American graphic design magazine

Print is an American design and culture website that began as Print, A Quarterly Journal of the Graphic Arts, in 1940, and continued publishing a physical edition through the end of 2017 as Print.

As a printed publication, Print was a general-interest magazine, written by cultural reporters and critics who looked at design in its social, political, and historical contexts, from newspapers and book covers to Web-based motion graphics, from corporate branding to indie-rock posters. During its run, Print won five National Magazine Awards and a number of Folio: Eddies, including Best Full Issue in its final year. Print ceased publication in 2017, with a promise to focus the brand on "a robust and thriving online community." Its publisher, F+W Media, declared bankruptcy in 2019, and a group of independent partners subsequently purchased PRINT from the company that arose out of F+W, Peak Media Properties.

==Founding==
The journal was founded by William Edwin Rudge to demonstrate “the far reaching importance of the graphic arts” including art prints, commercial printing, wallpaper, etc. Contents were eclectic covering typography, book making, book printing, fine prints as well as the trade journal aspects of printing candy bar wrappers.
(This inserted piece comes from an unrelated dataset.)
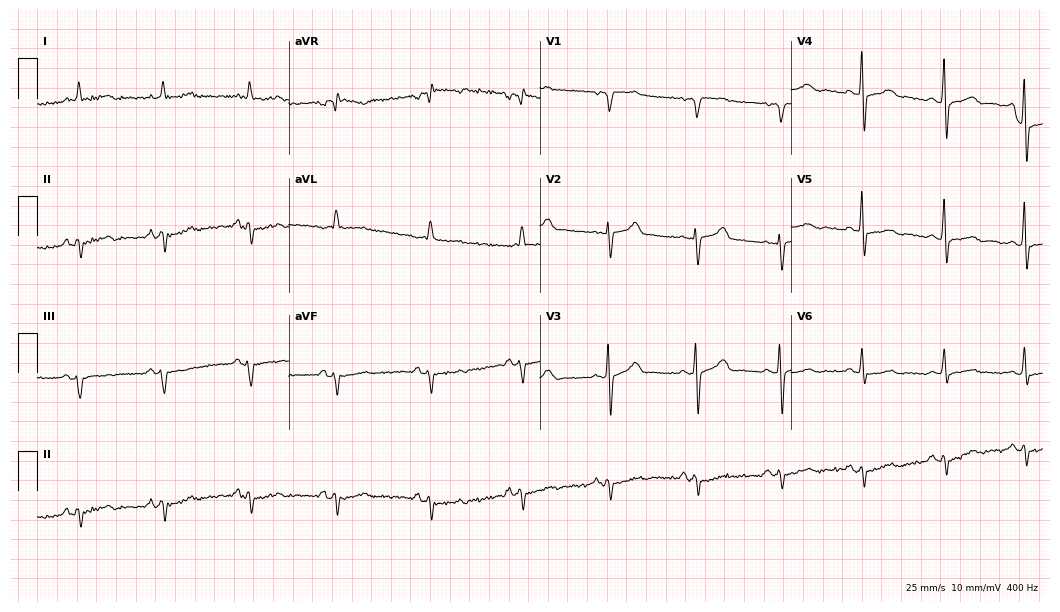
Standard 12-lead ECG recorded from a 69-year-old male (10.2-second recording at 400 Hz). None of these six findings is recorded: first-degree AV block, right bundle branch block, left bundle branch block, sinus bradycardia, atrial fibrillation, sinus tachycardia. Only these six findings were labelled.
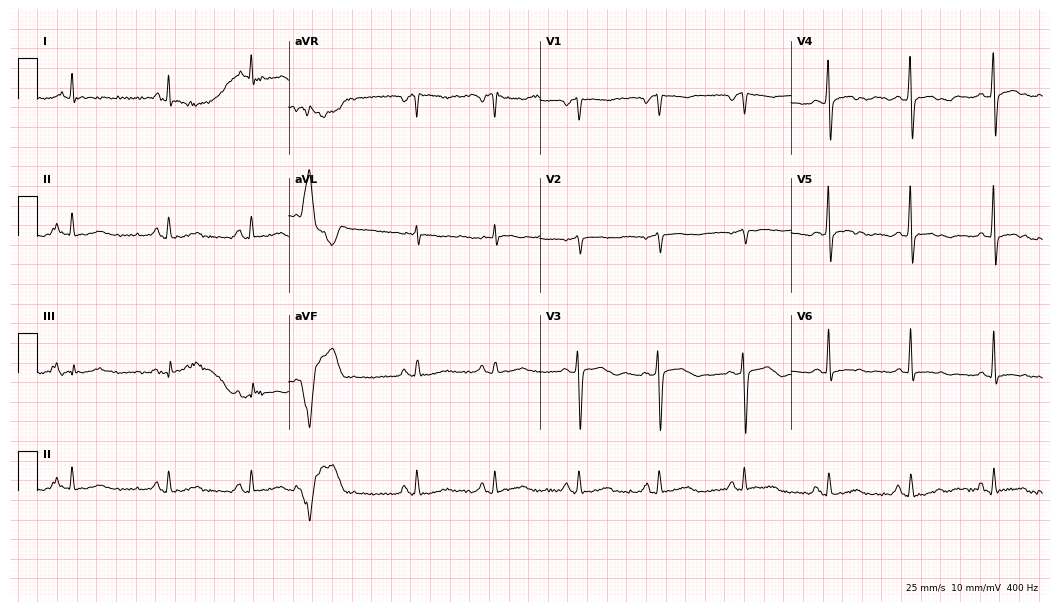
Electrocardiogram (10.2-second recording at 400 Hz), a male patient, 68 years old. Of the six screened findings (first-degree AV block, right bundle branch block, left bundle branch block, sinus bradycardia, atrial fibrillation, sinus tachycardia), none is recorded.
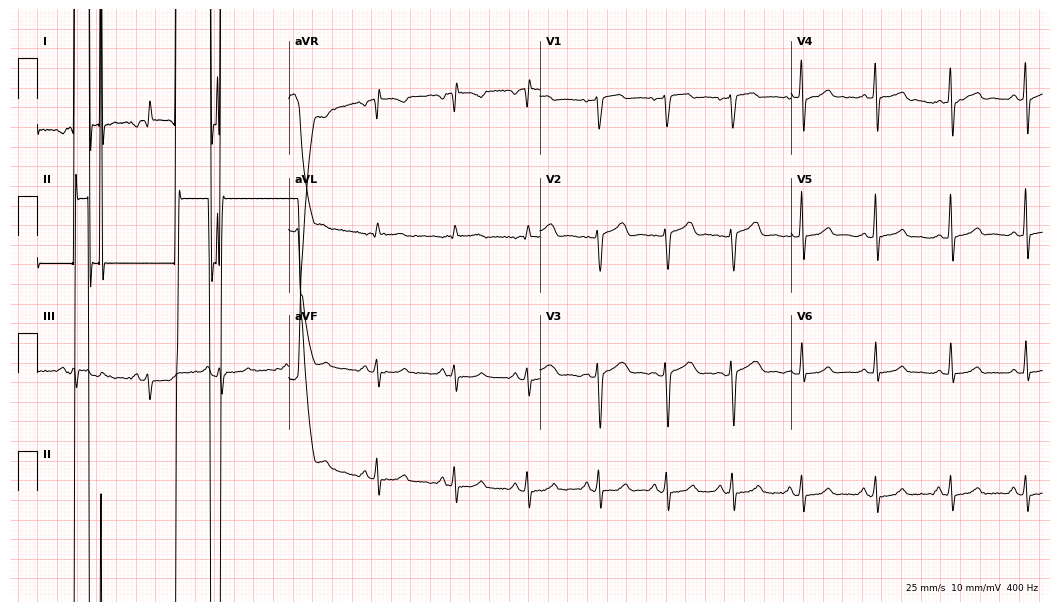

Initially the publication included original prints such as the frontispiece for Vol 1, #1 (Jun 1940) a two color woodcut by Hans Alexander Mueller and Vol 1, #3 (December 1940) a black and white wood engraving by Paul Landacre.

By Volume 8 (1953) the focus of the periodical had shifted to a trade journal.

==Name changes==
- Vol 1, #1 (Jun 1940) Print: A Quarterly Journal of the Graphic Arts
- Vol 3, #2 (Summer 1942) combined with The Printing Art. An Illustrated Monthly Magazine of the Art of Printing and of the Allied Arts but continued under Print: A Quarterly Journal of the Graphic Arts

===Until===
- Vol 7, #1 (Aug 1951) Print: combining: Print, A Quarterly Journal of Graphic Arts, Vol. VII, Number 1 and The Print Collector's Quarterly, Volume XXX, Number 4.
- Vol 7, #2 (Jan 1952) Print, The Magazine of the Graphic Arts - until
- Vol 9, #2 (Oct/Nov 1954) Print - until
- Vol 11, #4 (Jan/Feb 1958) Print, The Magazine of Visual Communication - until
- Vol 12, #1 (July/Aug 1958) Print, America's Graphic Design Magazine at least until May/June 2005 Vol 59, #3.